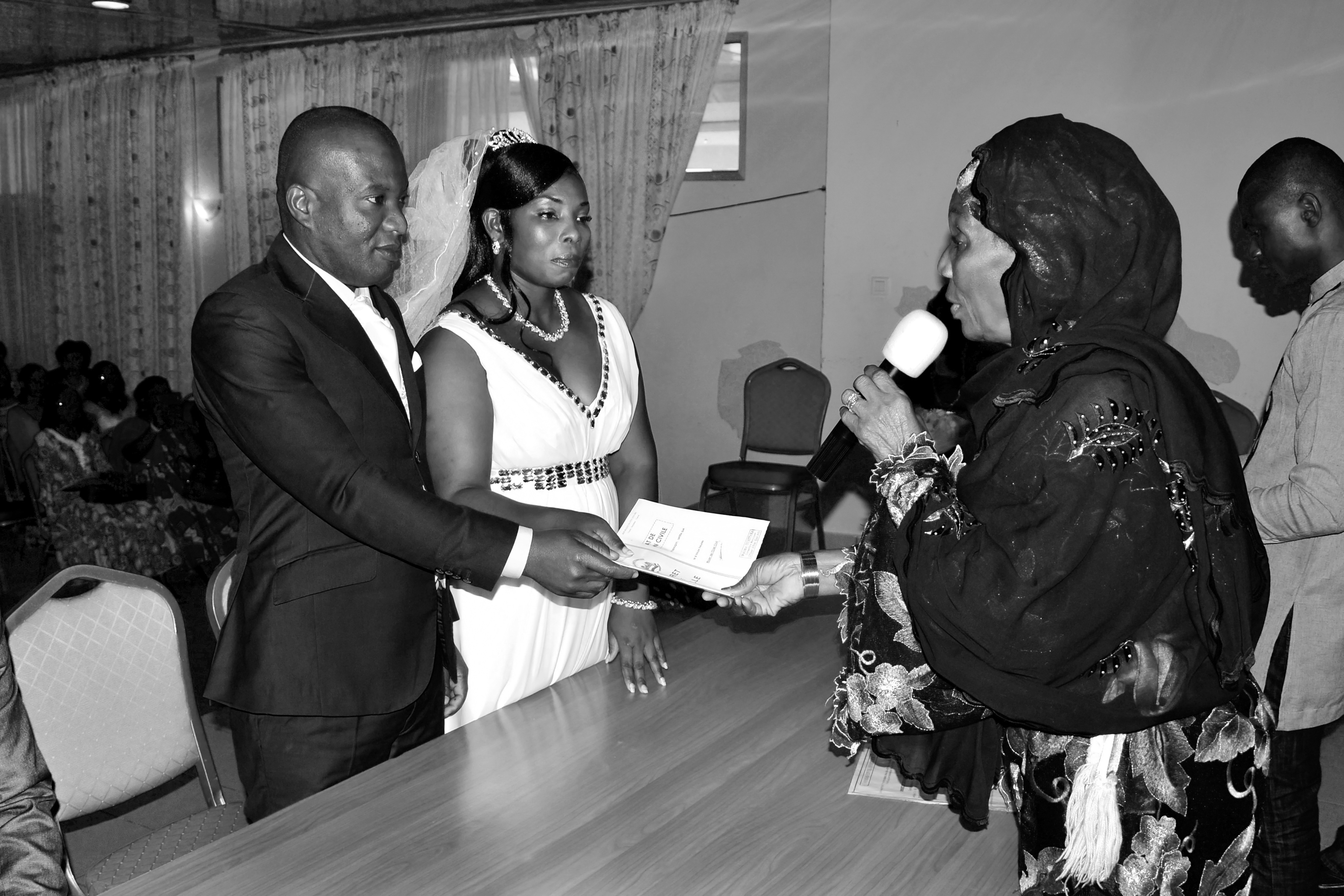 Femme maire remettant le livret de mariage à des mariés dans une mairie de la ville d'Abidjan. This is an image of "African people at work" from Ivory Coast
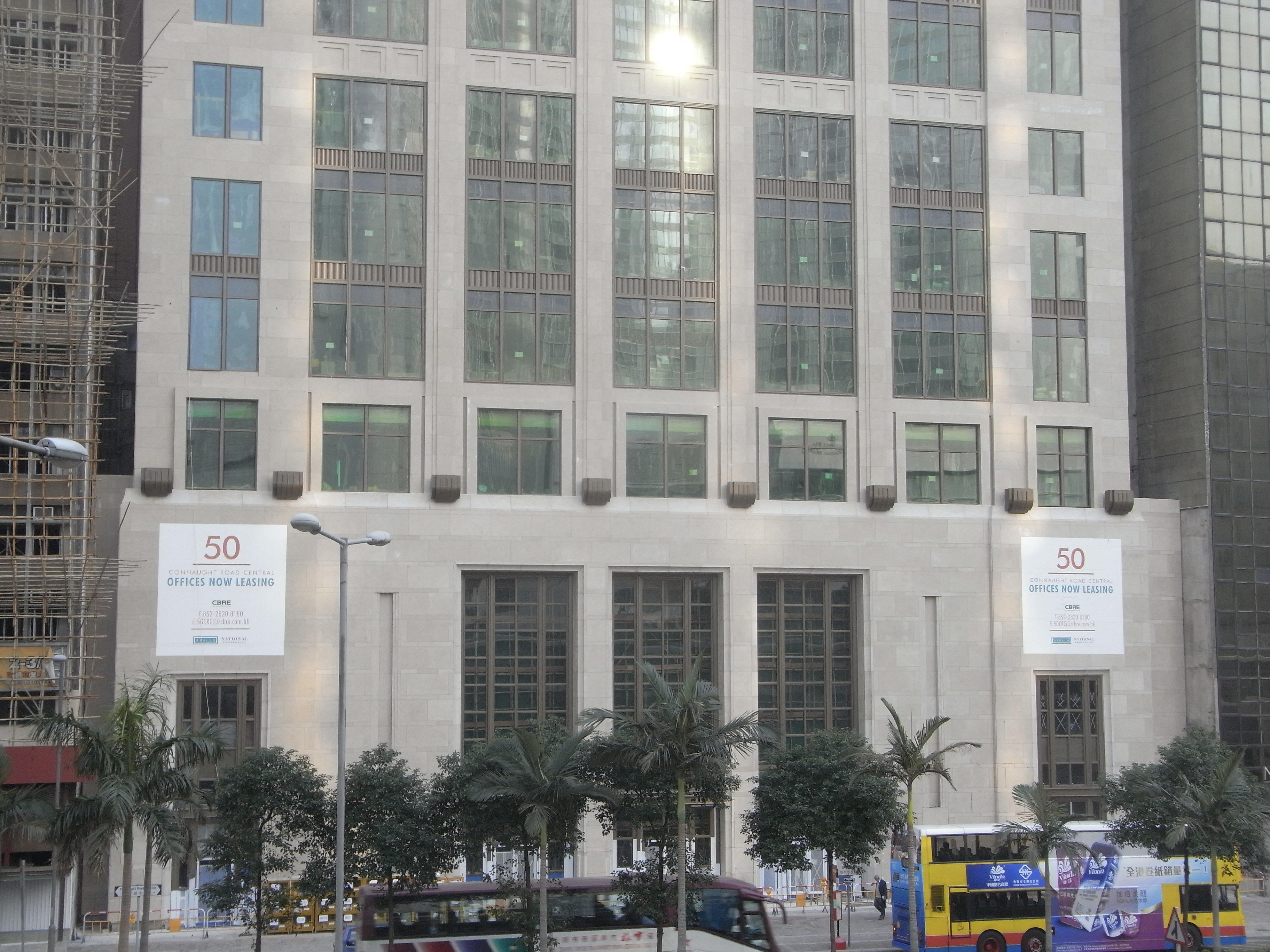 香港島zh:中環zh-yue:干諾道中50號, Connaught Road, Hong Kong
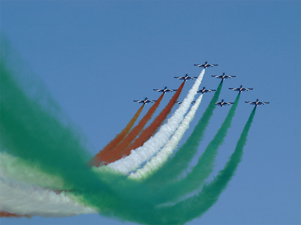 1-j2004-pan1
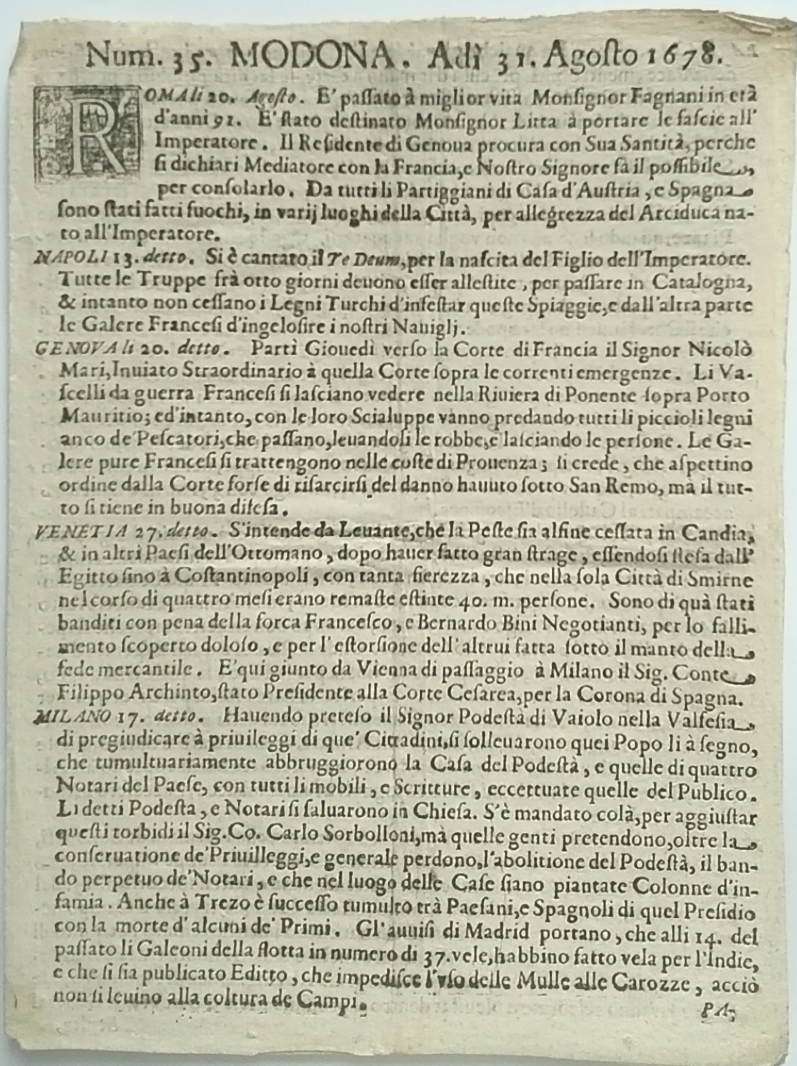 Gazzetta Modona n. 35 del 31 Agosto 1678
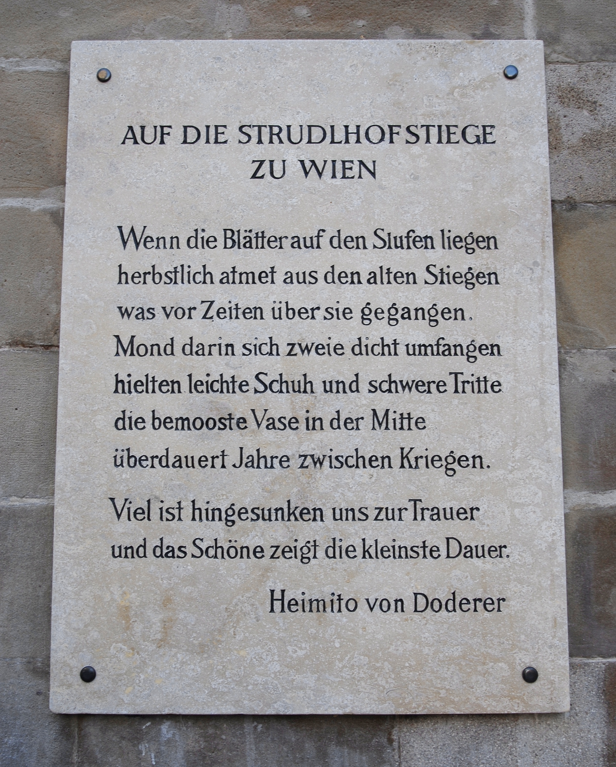 Tafel mit Gedicht von Heimito von Doderer, Strudlhofstiege in Wien

Problem statement: Only the lines from the one containing "1-j2004-pan1" through the last line of the entries above, both included, belong in the answer, written out exactly; pictures do not.

Result below:
 1-j2004-pan1
 Gazzetta Modona n. 35 del 31 Agosto 1678
 Tafel mit Gedicht von Heimito von Doderer, Strudlhofstiege in Wien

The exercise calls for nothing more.